Fast casual dining has become one of the most popular options for diners over the last several years.
Two leading fast casual restaurant chains are Mediterranean-inspired CAVA Group (CAVA 0.46%) and burrito specialist Chipotle Mexican Grill (CMG -2.45%).
So far in 2024, Cava stock is up 98% while shares of Chipotle have gained 25% -- each handily topping the S&P 500.
Let's dive into the business results of Cava and Chipotle and assess which stock might be the better buy for long-term investors.
Analyzing Cava
When it comes to analyzing restaurant businesses, metrics such as new store openings and same-store sales can be useful.
During Cava's first fiscal quarter of 2024 (ended April 21), the company opened 14 net new restaurants. This represented 23% growth year over year, and brought Cava's total restaurant count to 323.
The company's revenue soared 30% year over year during the fist quarter to $256.3 million, while same-store sales rose by 2.3%.
Despite a macroeconomic environment battling stubborn inflation, Cava has also showcased a commitment to strong unit economics. For the period ended April 21, Cava reported net income of $14 million compared to a loss of $2.1 million last year.
Moreover, the company's adjusted earnings before interest, taxes, depreciation, and amortization (EBITDA) essentially doubled year over year during the fist quarter, while free cash flow swung to positive $4.7 million compares to cash burn of $13.4 million last year.
All things considered, Cava's financial profile is quite impressive. However, with the stock surging 98% so far in 2024, investors need to assess the company's valuation.

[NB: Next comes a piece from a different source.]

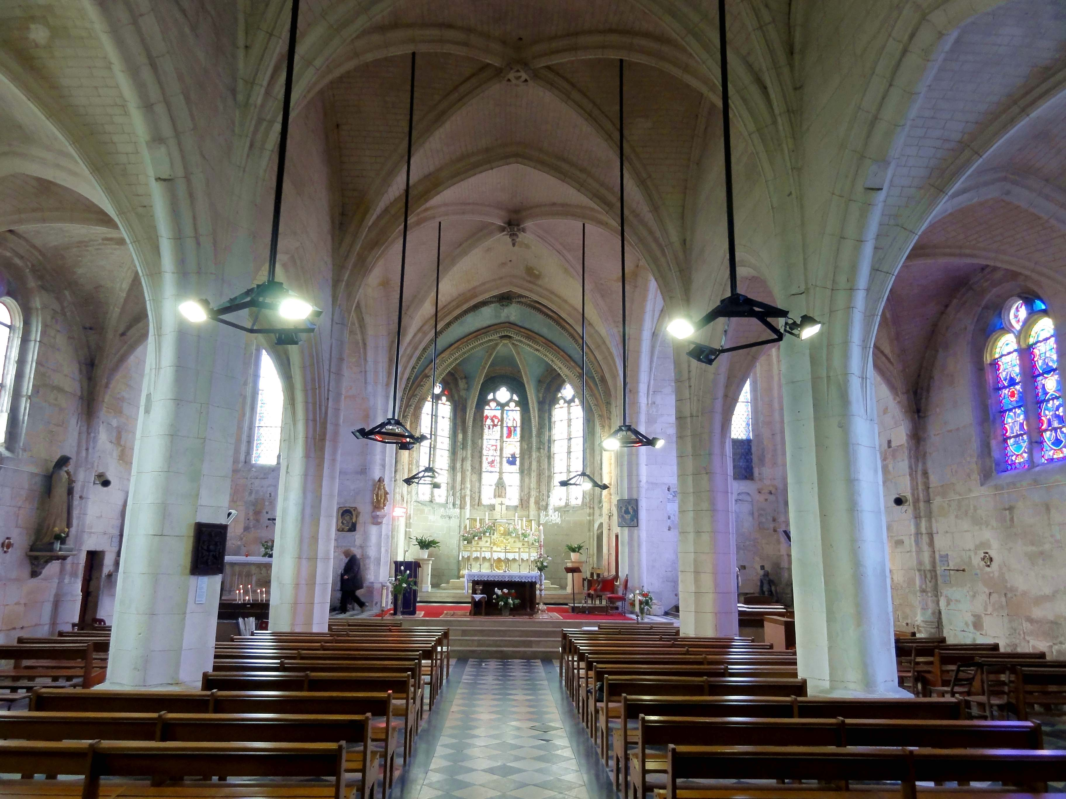 Intérieur de l'église (voir titre).

As seen in the chart above, Cava's price-to-sales (P/S) multiple of 11.7 is considerably above Chipotle. In a way, this could make some sense. Chipotle is a much more mature business to that of Cava. However, the valuation disparity between the two restaurant stocks is hard to look over.
Let's dig into Chipotle's business and discern if Cava's premium valuation is deserved.
Analyzing Chipotle
For the quarter ended March 31, Chipotle reported revenue of $2.7 billion -- an increase of 14.1% year over year. While this level of revenue growth is only about half as much as Cava's during the first quarter, Chipotle is clearly a much larger business considering its revenue is more than tenfold compared to Cava.

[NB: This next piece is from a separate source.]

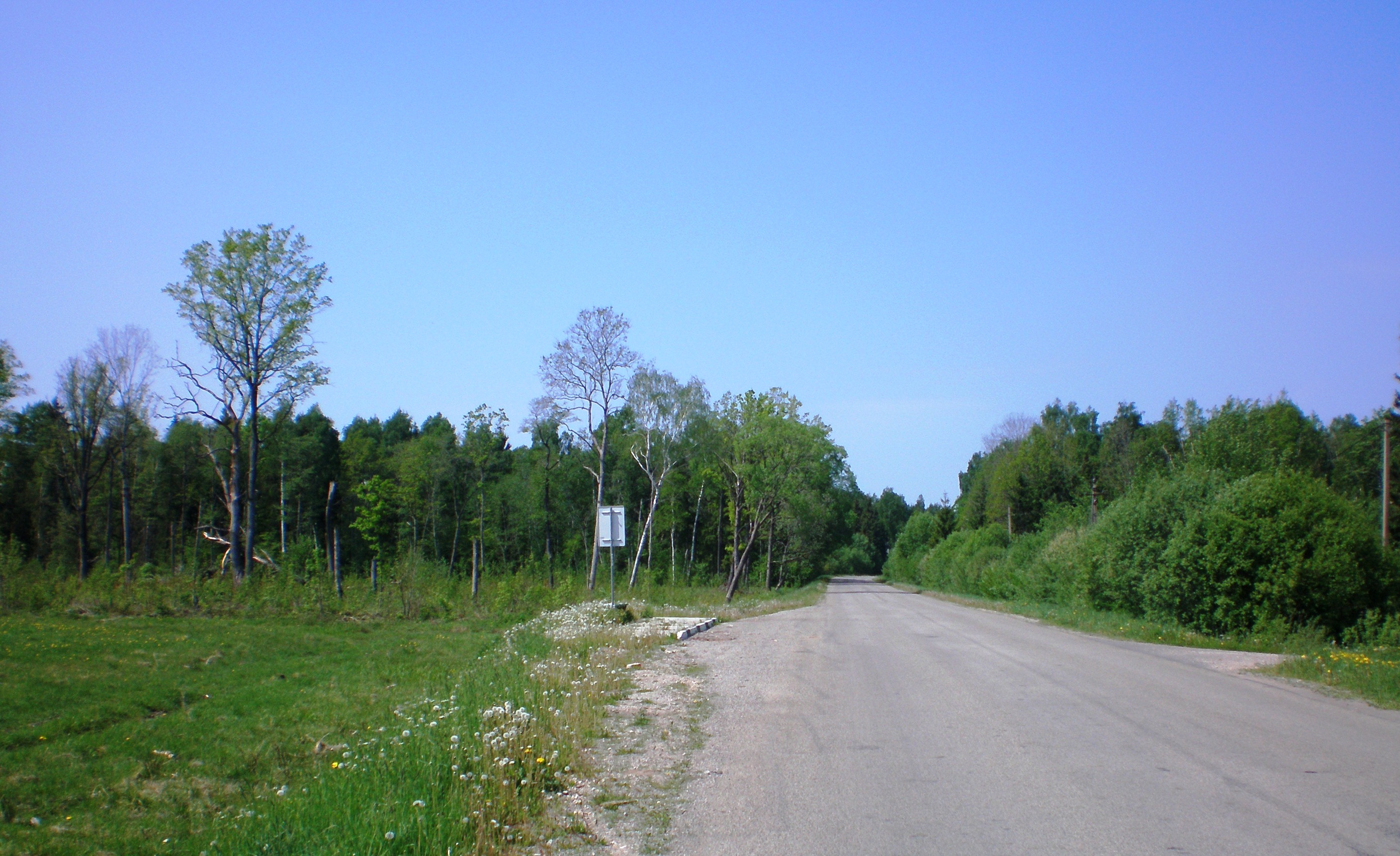 Bosque de Krakės, Lituania

Where Chipotle really sets itself apart from the competition is same-store sales and profit margins.
During the first quarter, Chipotle's comparable restaurant sales rose 7% -- more than triple that of Cava.
Moreover, the company's restaurant level operating margin was 27.5%. By comparison, Cava's restaurant level profit margin was 25.2%.

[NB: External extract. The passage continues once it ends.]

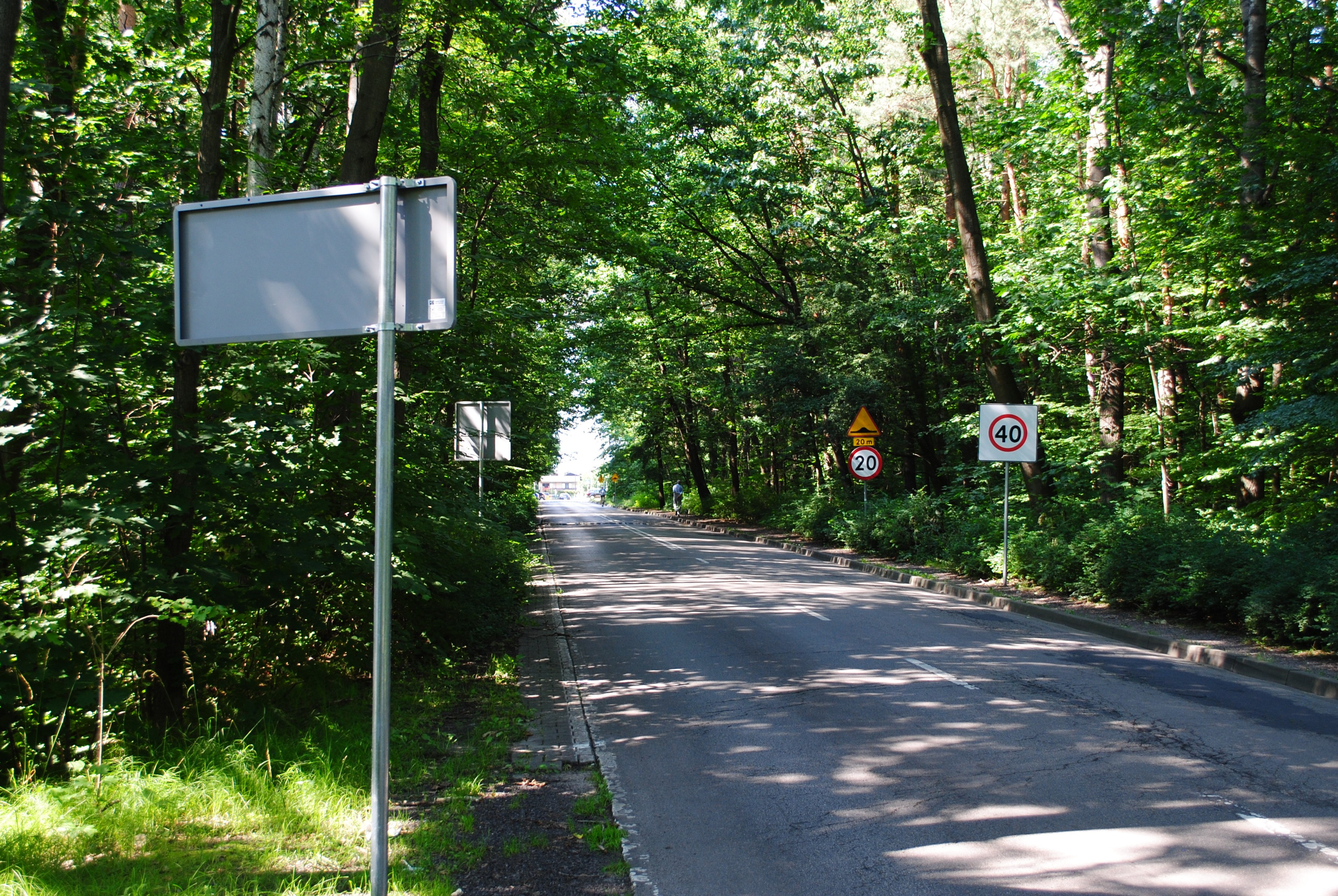 Katowice-Giszowiec. Ulica Adama

At the end of the first quarter, Chipotle boasted nearly 3,500 locations -- roughly ten times that of Cava. Additionally, the company's average restaurant sales of $3.1 million was notably higher than Cava's $2.6 million.
The bottom line
The trends explored above suggest that Chipotle has superior unit economics to that of Cava. It's a much bigger company and outperforms Cava in just about every important financial and operating metric.
My suspicion is that a lot of capital has poured into Cava stock with the underlying thesis that the company might be the next Chipotle. While this has some merit, it is going to take many years to determine if Cava will eventually reach the size and scale of Chipotle.
All the while, Chipotle isn't exacting giving investors reasons to think its own growth could begin decelerating or plateau. While money can be made owning both Cava and Chipotle stock, I see one clear winner here: Chipotle.
I think Chipotle represents a best in class brand among restaurant stocks, and the company's impressive financial profile and key performance indications suggest that the growth narrative should stay in tact for years to come.